Requirement: Leave the images out and repeat the data exactly as given.
-------- Supplied entries --------
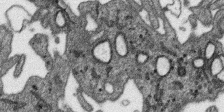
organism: Human
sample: Lung epithelial cells infected with SARS-CoV-2
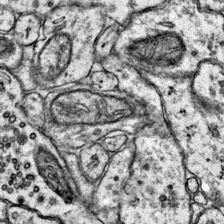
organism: Mouse
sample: Primary visual cortex
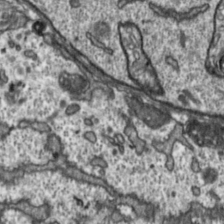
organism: Toxoplasma gondii
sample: Parasites in a vacuole inside a host cell
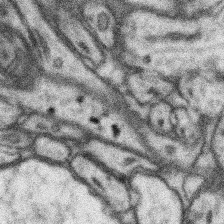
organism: Mouse
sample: Somatosensory cortex neuropil
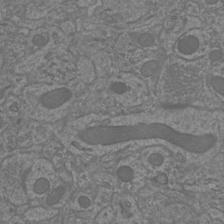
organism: Mouse
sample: Cortical neurons
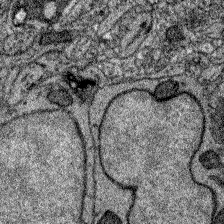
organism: Zebrafish
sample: Larval olfactory bulb
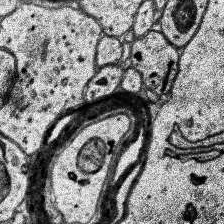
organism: Human
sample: Temporal Lobe
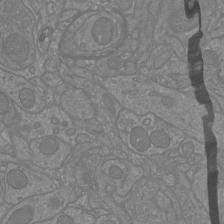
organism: Mouse
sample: Cortical neurons
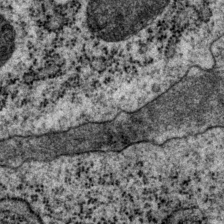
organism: P. pacificus
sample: Pharynx
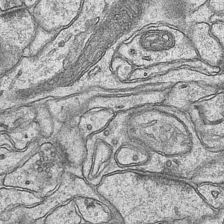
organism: Mouse
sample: CA1 Hippocampus
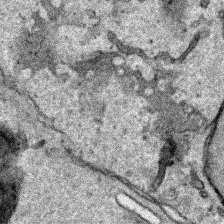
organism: Human
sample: Mitochondria in HCT116 cells
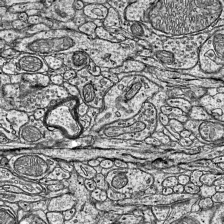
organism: Mouse
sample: Visual Cortex
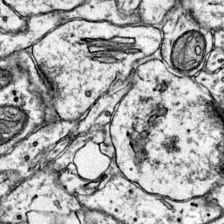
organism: Mouse
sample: Primary visual cortex
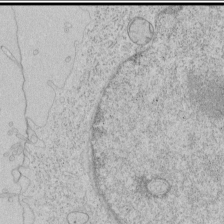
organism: Human
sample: Mitochondria in HCT116 cells
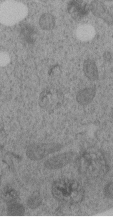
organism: C. elegans
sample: C. elegans embryo early stage
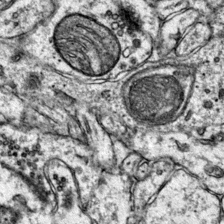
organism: Mouse
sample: Primary visual cortex
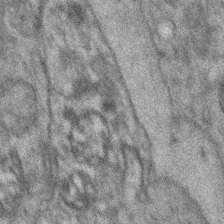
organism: Zebrafish
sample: Zebrafish embryo
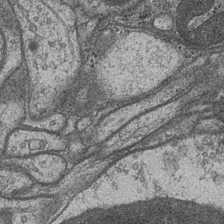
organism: Drosophila
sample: Optic medulla
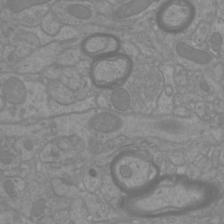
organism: Mouse
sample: Cortical neurons
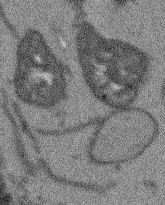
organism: Arabidopsis thaliana
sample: Root tip
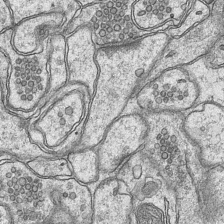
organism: Mouse
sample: CA1 Hippocampus
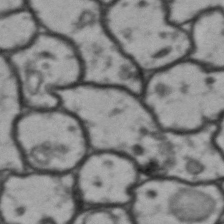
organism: Drosophila
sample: Brain
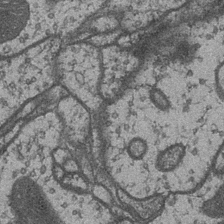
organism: Drosophila
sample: Optic medulla
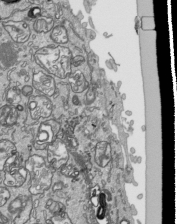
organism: Human
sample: Mitochondria in HCT116 cells
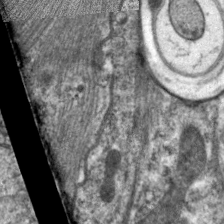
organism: C. elegans
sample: Pharynx
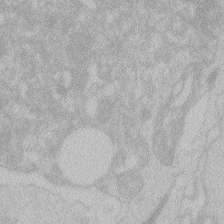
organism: Zebrafish
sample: Macrophage infected with Toxoplasma gondii
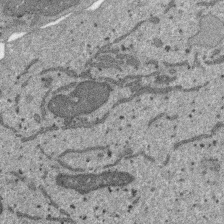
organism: Human
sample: Lung epithelial cells infected with SARS-CoV-2
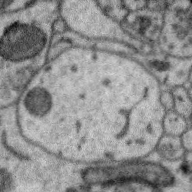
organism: Zebra finch
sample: Brain
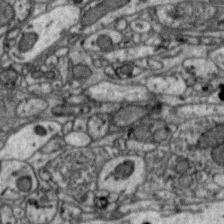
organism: Zebra finch
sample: Brain
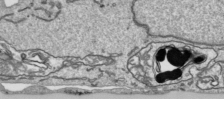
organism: Human
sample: Mitochondria in HCT116 cells
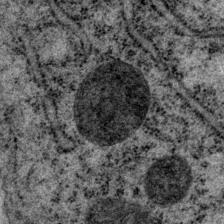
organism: P. pacificus
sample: Pharynx
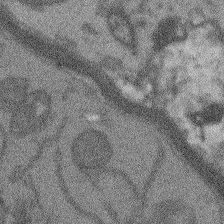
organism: Arabidopsis thaliana
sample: Root tip
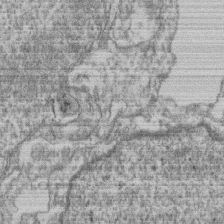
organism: Mouse
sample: T cell stromal cell synapse
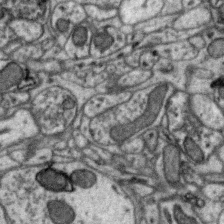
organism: Zebra finch
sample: Brain
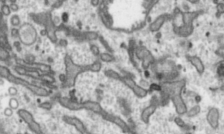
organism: Toxoplasma gondii
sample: Parasites in a vacuole inside a host cell
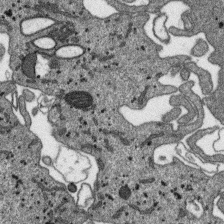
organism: Human
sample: Lung epithelial cells infected with SARS-CoV-2
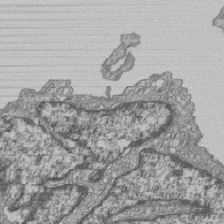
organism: Human
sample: MDA-MB-231 cells
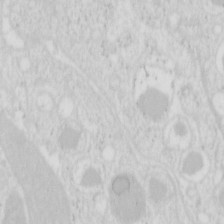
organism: Mouse
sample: Pancreas
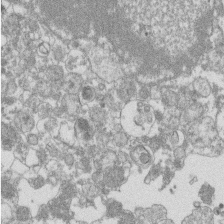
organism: Human
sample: HeLa cell HIV synapse
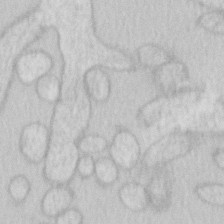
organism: Human
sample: HeLa cells
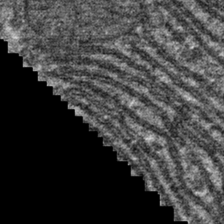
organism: Mouse
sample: Mouse hepatocytes
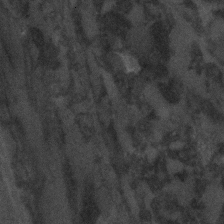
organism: C. elegans
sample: C. elegans embryo
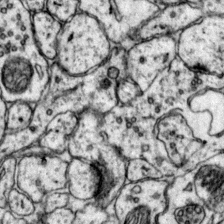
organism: Mouse
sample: Primary visual cortex
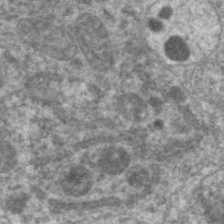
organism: C. elegans
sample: Pharynx
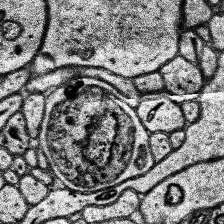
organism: Human
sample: Temporal Lobe
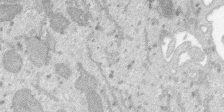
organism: Human
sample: Lung epithelial cells infected with SARS-CoV-2
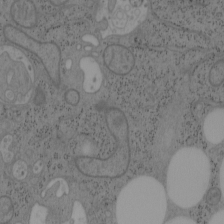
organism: Mouse
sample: OT-I killer T cells with ID8 ovarian cancer cells
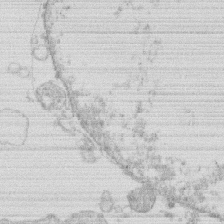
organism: Human
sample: Macrophage cells
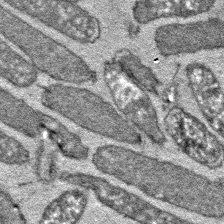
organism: E. coli
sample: E. Coli Bacteria
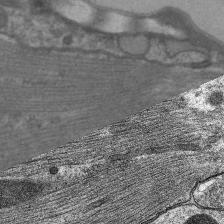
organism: C. elegans
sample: Pharynx
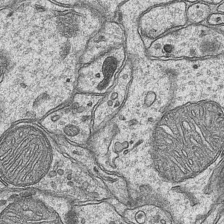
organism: Mouse
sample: CA1 Hippocampus
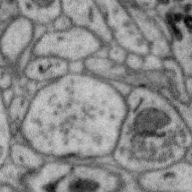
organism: Zebra finch
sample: Brain
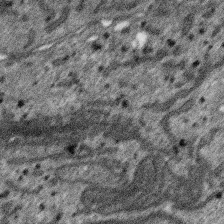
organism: Human
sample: Lung epithelial cells infected with SARS-CoV-2
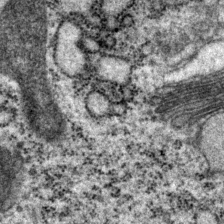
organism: P. pacificus
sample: Pharynx
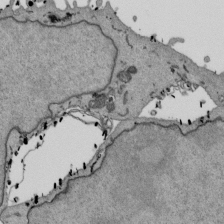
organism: Mouse
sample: ED-1 cell nuclei; centrioles
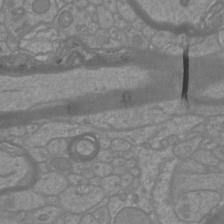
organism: Mouse
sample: Cortical neurons
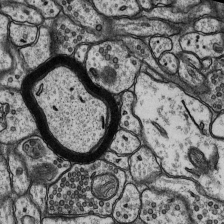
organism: Rat
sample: Hippocampus
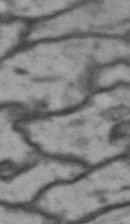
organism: Drosophila
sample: Brain
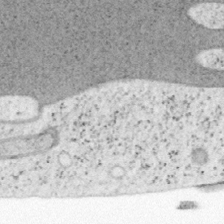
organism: Mouse
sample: OT-I killer T cells with ID8 ovarian cancer cells
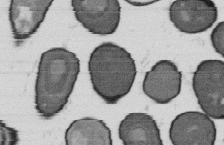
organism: B. subtilis
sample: Bacterial spore
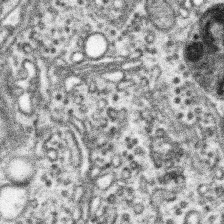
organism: Human
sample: HeLa cells
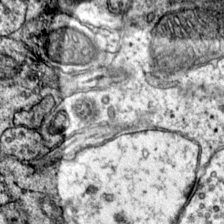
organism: Mouse
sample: Primary visual cortex
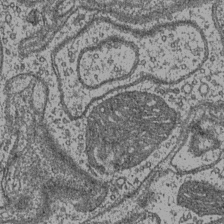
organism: Drosophila
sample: Optic medulla
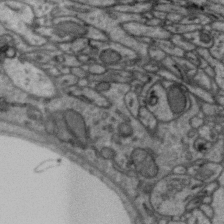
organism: Zebra finch
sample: Brain
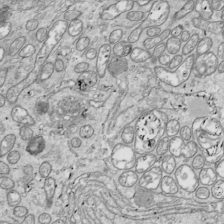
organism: Drosophila
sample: Cell division; meiosis; drosophila spermatocytes
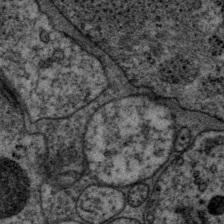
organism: P. pacificus
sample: Pharynx
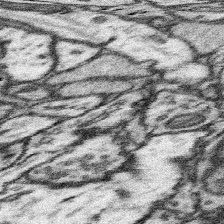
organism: Mouse
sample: Somatosensory cortex neuropil
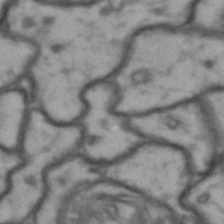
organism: Drosophila
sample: Brain
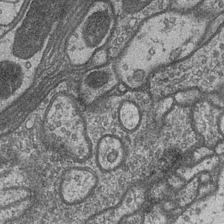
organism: Drosophila
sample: Optic medulla
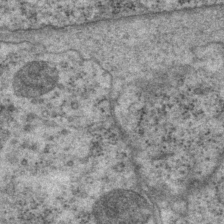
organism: P. pacificus
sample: Pharynx
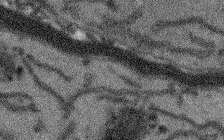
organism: Arabidopsis thaliana
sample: Root tip
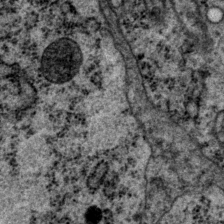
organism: P. pacificus
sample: Pharynx
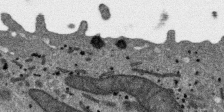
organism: Human
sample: Lung epithelial cells, uninfected (mock) control
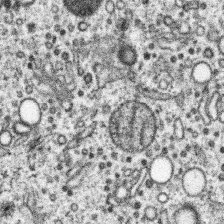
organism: Human
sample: HeLa cells
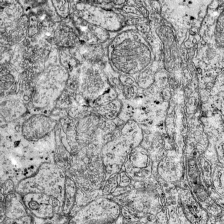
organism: Mouse
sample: Visual Cortex
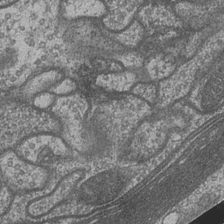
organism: Drosophila
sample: Optic medulla
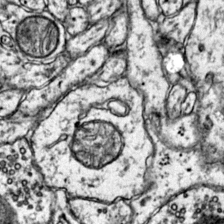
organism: Mouse
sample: Primary visual cortex
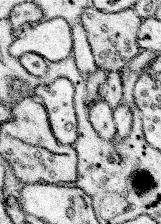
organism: Mouse
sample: Somatosensory cortex neuropil
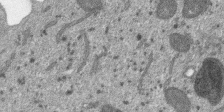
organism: Human
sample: Lung epithelial cells infected with SARS-CoV-2
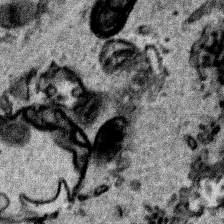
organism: Human
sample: Mitochondria in HCT116 cells
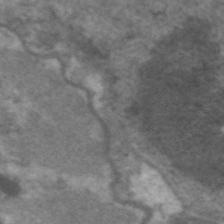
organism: C. elegans
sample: Pharynx
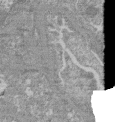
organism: Mouse
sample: Glomerulus
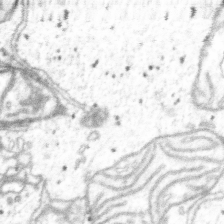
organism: Human
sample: HeLa cells
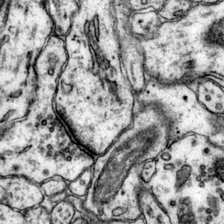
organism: Mouse
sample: Primary visual cortex
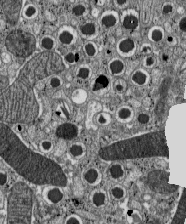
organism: C57BL Mouse
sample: Pancreatic islet
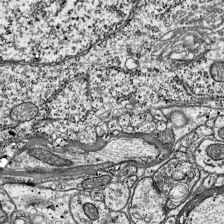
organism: Mouse
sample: Visual Cortex
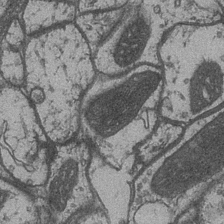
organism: Drosophila
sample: Optic medulla
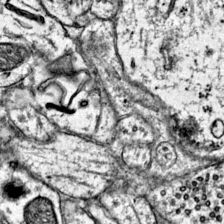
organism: Mouse
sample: Primary visual cortex
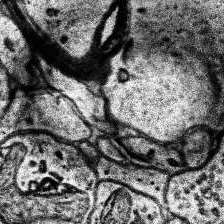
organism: Human
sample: Temporal Lobe
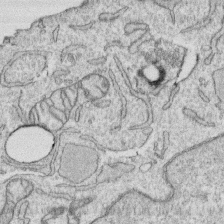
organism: Human
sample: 1205lu cells
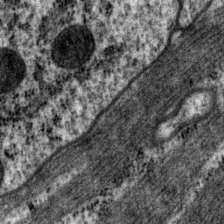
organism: P. pacificus
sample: Pharynx
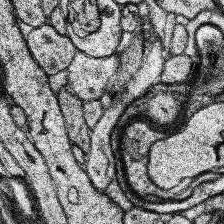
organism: Human
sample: Temporal Lobe
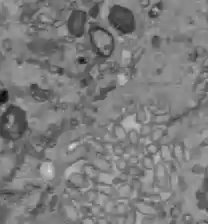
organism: C57BL Mouse
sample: Liver
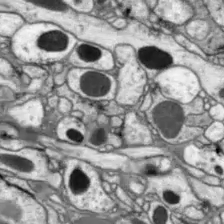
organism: Drosophila
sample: Optic lobe
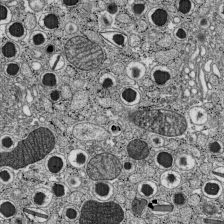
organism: C57BL Mouse
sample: Pancreatic islet
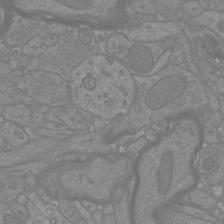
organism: Mouse
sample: Cortical neurons
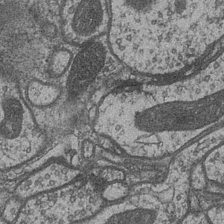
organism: Drosophila
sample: Optic medulla
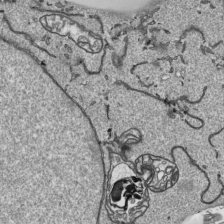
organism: Human
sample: Mitochondria in HCT116 cells
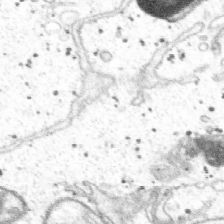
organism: Human
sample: HeLa cells
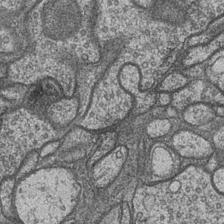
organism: Drosophila
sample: Optic medulla
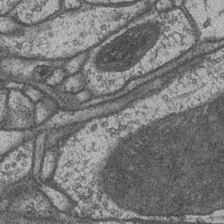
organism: Drosophila
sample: Optic medulla
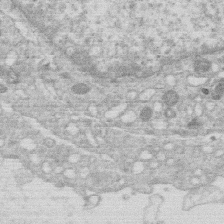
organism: Human
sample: Macrophage cells
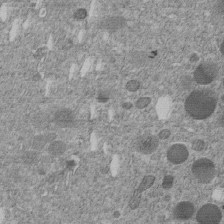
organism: C. elegans
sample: C. elegans embryo early stage
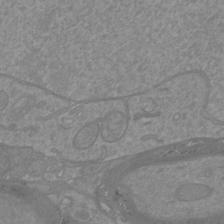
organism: Mouse
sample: Cortical neurons
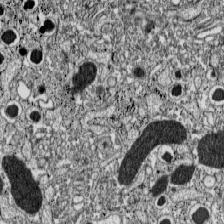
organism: C57BL Mouse
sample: Pancreatic islet
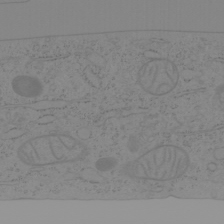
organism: Human
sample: HeLa cells
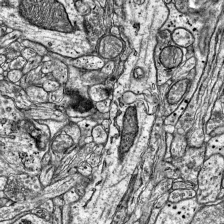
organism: Mouse
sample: Visual Cortex
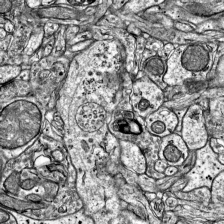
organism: Mouse
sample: Visual Cortex
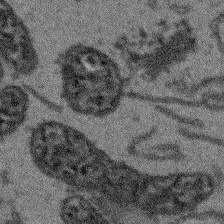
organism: Arabidopsis thaliana
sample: Root tip
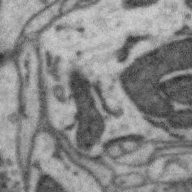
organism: Zebra finch
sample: Brain
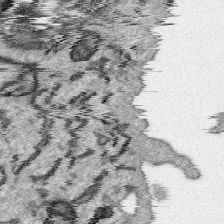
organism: Human
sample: HeLa cells
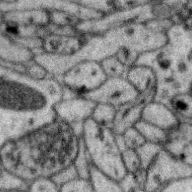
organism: Zebra finch
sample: Brain
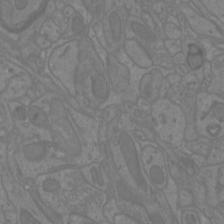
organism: Mouse
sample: Cortical neurons
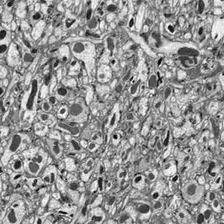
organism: Drosophila
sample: Optic lobe
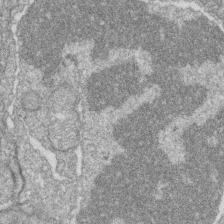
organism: Zebrafish
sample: Cilia; retinal pigment epithelium
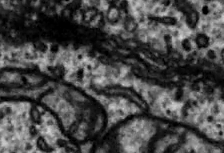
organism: Human
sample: HeLa cells
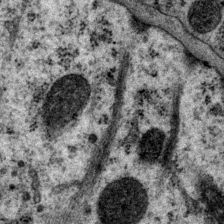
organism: P. pacificus
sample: Pharynx
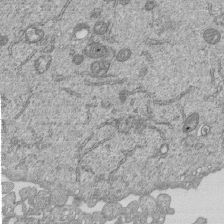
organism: Human
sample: MDA-MB-231 cells
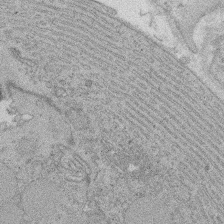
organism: Rat
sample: Salivary granule
--------
Task response:
organism: Human
sample: Lung epithelial cells infected with SARS-CoV-2
organism: Mouse
sample: Primary visual cortex
organism: Toxoplasma gondii
sample: Parasites in a vacuole inside a host cell
organism: Mouse
sample: Somatosensory cortex neuropil
organism: Mouse
sample: Cortical neurons
organism: Zebrafish
sample: Larval olfactory bulb
organism: Human
sample: Temporal Lobe
organism: Mouse
sample: Cortical neurons
organism: P. pacificus
sample: Pharynx
organism: Mouse
sample: CA1 Hippocampus
organism: Human
sample: Mitochondria in HCT116 cells
organism: Mouse
sample: Visual Cortex
organism: Mouse
sample: Primary visual cortex
organism: Human
sample: Mitochondria in HCT116 cells
organism: C. elegans
sample: C. elegans embryo early stage
organism: Mouse
sample: Primary visual cortex
organism: Zebrafish
sample: Zebrafish embryo
organism: Drosophila
sample: Optic medulla
organism: Mouse
sample: Cortical neurons
organism: Arabidopsis thaliana
sample: Root tip
organism: Mouse
sample: CA1 Hippocampus
organism: Drosophila
sample: Brain
organism: Drosophila
sample: Optic medulla
organism: Human
sample: Mitochondria in HCT116 cells
organism: C. elegans
sample: Pharynx
organism: Zebrafish
sample: Macrophage infected with Toxoplasma gondii
organism: Human
sample: Lung epithelial cells infected with SARS-CoV-2
organism: Zebra finch
sample: Brain
organism: Zebra finch
sample: Brain
organism: Human
sample: Mitochondria in HCT116 cells
organism: P. pacificus
sample: Pharynx
organism: Arabidopsis thaliana
sample: Root tip
organism: Mouse
sample: T cell stromal cell synapse
organism: Zebra finch
sample: Brain
organism: Toxoplasma gondii
sample: Parasites in a vacuole inside a host cell
organism: Human
sample: Lung epithelial cells infected with SARS-CoV-2
organism: Human
sample: MDA-MB-231 cells
organism: Mouse
sample: Pancreas
organism: Human
sample: HeLa cell HIV synapse
organism: Human
sample: HeLa cells
organism: Mouse
sample: Mouse hepatocytes
organism: C. elegans
sample: C. elegans embryo
organism: Mouse
sample: Primary visual cortex
organism: C. elegans
sample: Pharynx
organism: Human
sample: Temporal Lobe
organism: Human
sample: Lung epithelial cells infected with SARS-CoV-2
organism: Mouse
sample: OT-I killer T cells with ID8 ovarian cancer cells
organism: Human
sample: Macrophage cells
organism: E. coli
sample: E. Coli Bacteria
organism: C. elegans
sample: Pharynx
organism: Mouse
sample: CA1 Hippocampus
organism: Zebra finch
sample: Brain
organism: Human
sample: Lung epithelial cells infected with SARS-CoV-2
organism: P. pacificus
sample: Pharynx
organism: Mouse
sample: ED-1 cell nuclei; centrioles
organism: Mouse
sample: Cortical neurons
organism: Rat
sample: Hippocampus
organism: Drosophila
sample: Brain
organism: Mouse
sample: OT-I killer T cells with ID8 ovarian cancer cells
organism: B. subtilis
sample: Bacterial spore
organism: Human
sample: HeLa cells
organism: Mouse
sample: Primary visual cortex
organism: Drosophila
sample: Optic medulla
organism: Zebra finch
sample: Brain
organism: Drosophila
sample: Cell division; meiosis; drosophila spermatocytes
organism: P. pacificus
sample: Pharynx
organism: Mouse
sample: Somatosensory cortex neuropil
organism: Drosophila
sample: Brain
organism: Drosophila
sample: Optic medulla
organism: P. pacificus
sample: Pharynx
organism: Arabidopsis thaliana
sample: Root tip
organism: P. pacificus
sample: Pharynx
organism: Human
sample: Lung epithelial cells, uninfected (mock) control
organism: Human
sample: HeLa cells
organism: Mouse
sample: Visual Cortex
organism: Drosophila
sample: Optic medulla
organism: Mouse
sample: Primary visual cortex
organism: Mouse
sample: Somatosensory cortex neuropil
organism: Human
sample: Lung epithelial cells infected with SARS-CoV-2
organism: Human
sample: Mitochondria in HCT116 cells
organism: C. elegans
sample: Pharynx
organism: Mouse
sample: Glomerulus
organism: Human
sample: HeLa cells
organism: Mouse
sample: Primary visual cortex
organism: C57BL Mouse
sample: Pancreatic islet
organism: Mouse
sample: Visual Cortex
organism: Drosophila
sample: Optic medulla
organism: Mouse
sample: Primary visual cortex
organism: Human
sample: Temporal Lobe
organism: Human
sample: 1205lu cells
organism: P. pacificus
sample: Pharynx
organism: Human
sample: Temporal Lobe
organism: C57BL Mouse
sample: Liver
organism: Drosophila
sample: Optic lobe
organism: C57BL Mouse
sample: Pancreatic islet
organism: Mouse
sample: Cortical neurons
organism: Drosophila
sample: Optic medulla
organism: Human
sample: Mitochondria in HCT116 cells
organism: Human
sample: HeLa cells
organism: Drosophila
sample: Optic medulla
organism: Drosophila
sample: Optic medulla
organism: Human
sample: Macrophage cells
organism: C. elegans
sample: C. elegans embryo early stage
organism: Mouse
sample: Cortical neurons
organism: C57BL Mouse
sample: Pancreatic islet
organism: Human
sample: HeLa cells
organism: Mouse
sample: Visual Cortex
organism: Mouse
sample: Visual Cortex
organism: Arabidopsis thaliana
sample: Root tip
organism: Zebra finch
sample: Brain
organism: Human
sample: HeLa cells
organism: Zebra finch
sample: Brain
organism: Mouse
sample: Cortical neurons
organism: Drosophila
sample: Optic lobe
organism: Zebrafish
sample: Cilia; retinal pigment epithelium
organism: Human
sample: HeLa cells
organism: P. pacificus
sample: Pharynx
organism: Human
sample: MDA-MB-231 cells
organism: Rat
sample: Salivary granule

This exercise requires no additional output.